Erm .. I'm all growed up thank you very much, and I really don't have any problems with people choosing a diesel, it's their choice and good luck to them. What I do object to is this inverse snobbery exhibited by many TT diesel drivers, where they assert their diesel is as quick as a TTS or TTRS, and they made the better choice - in many cases while fitting TTS or TTRS Body kits of course.

I really don't give a toss what people choose to drive, but I don't see any reason not to challenge the plainly ludicrous assertions of Pale Rider.


----------



## Nyxx (May 1, 2012)

I find it funny these TDI v petrol.

My son has a TDI and he does around 500 miles a week 90% on A roads or motorways. IMO his TDI is perfect for him, he drives a S-Line with load of extras and sticks his cruise control on a lot. 60-65 mph around 58 mpg, 70+ mpg= 50-52 mpg. 
Is it as fast as mine, no, does it sound great,no, does it look just as good, yes, does it do amazing mpg, yes. Perfect for him and so is my petrol for my needs.

Nothing wrong with TDI and nothing wrong with petrol. Why is it so hard for some to see and if Audi say 42% of sales of TT are diesel then I sure can see why they make them. No point in them just making RS's as there are only 900 in the UK. The TT would not last long with 900 sales.

Any chance we could all get along no matter what model we drive? Don't we all drive a TT, each to there own flavour.

Don't even read SuperRS's posts unless you have a TTS chipped or a RS.


----------



## igotone (Mar 10, 2010)

Nyxx said:


> I find it funny these TDI v petrol.
> 
> My son has a TDI and he does around 500 miles a week 90% on A roads or motorways. IMO his TDI is perfect for him, he drives a S-Line with load of extras and sticks his cruise control on a lot. 60-65 mph around 58 mpg, 70+ mpg= 50-52 mpg.
> Is it as fast as mine, no, does it sound great,no, does it look just as good, yes, does it do amazing mpg, yes. Perfect for him and so is my petrol for my needs.
> ...


Couldn't agree more with that actually.


----------



## moro anis (May 27, 2010)

I've read all this and enjoyed it but kept fairly quiet. The only thing I'll say is having a TTS I've never noticed this turbo myth either.

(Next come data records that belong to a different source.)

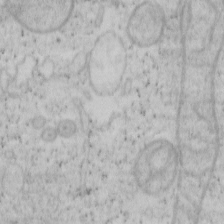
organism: Human
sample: HeLa cells
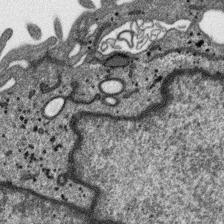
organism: Human
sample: Lung epithelial cells infected with SARS-CoV-2
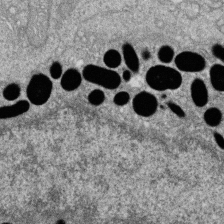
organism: Zebrafish
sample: Cilia; retinal pigment epithelium
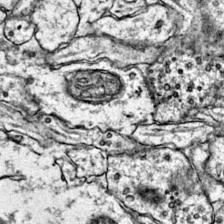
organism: Mouse
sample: Primary visual cortex
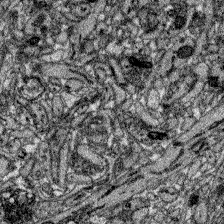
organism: Zebrafish
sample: Larval olfactory bulb
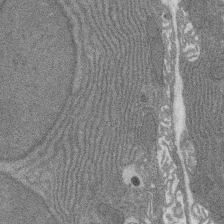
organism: Rat
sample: Salivary granule
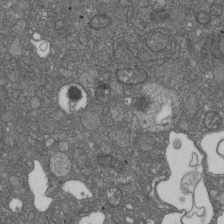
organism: Drosophila
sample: Nephrocyte
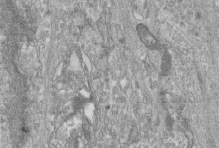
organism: Human
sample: Centriole in fibroblast cells
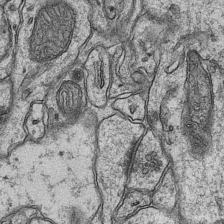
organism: Mouse
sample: CA1 Hippocampus
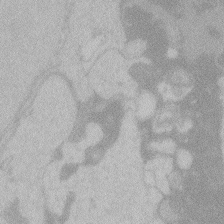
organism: Zebrafish
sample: Macrophage infected with Toxoplasma gondii
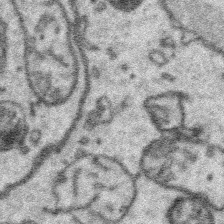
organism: Platynereis dumerilii
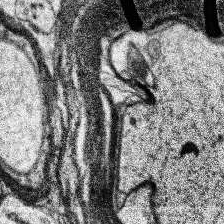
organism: Human
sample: Temporal Lobe
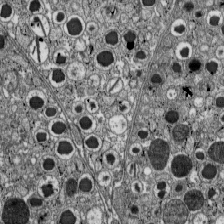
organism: C57BL Mouse
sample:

Whether it was a characteristic of earlier models I don't know but mine's f quick in either D, S or M and not much has beaten it unless it either had more grunt, a braver driver and or perhaps better handling - an M3 V8 Competition springs to mind. I've even kept up with different Exiges, ok they may make an initial gap but it only increases slightly if at all.


----------



## BarrieB (Aug 24, 2011)

Let's hope that Audi don't offer an electric or hybrid version at some stage, otherwise the squabbling and puerile comments will take on an added dimension.


----------



## ZephyR2 (Feb 20, 2013)

moro anis said:


> ......... I've even kept up with different Exiges, ok they may make an initial gap but it only increases slightly if at all.


LOL Must have been a diesel :lol:


----------



## wja96 (Mar 4, 2010)

moro anis said:


> I've read all this and enjoyed it but kept fairly quiet.


Honestly? You enjoy reading people bickering about NOTHING?



moro anis said:


> The only thing I'll say is having a TTS I've never noticed this turbo myth either.
> 
> Whether it was a characteristic of earlier models I don't know but mine's f quick in either D, s or M


Try the manual gearbox car. All the big-turbo 2.0l VAG petrol engines (Golf R, Cupra R, S3) have fairly epic turbo lag. The answer (obviously) is to drive it properly and drop it down 1 or 2 gears before accelerating. If you're lazy (which let's face it, most folks are) and you don't drop a gear then you can find yourself waiting a moment or two before the turbo spools up and you get thrown forward by the big oomph. I quite liked it actually.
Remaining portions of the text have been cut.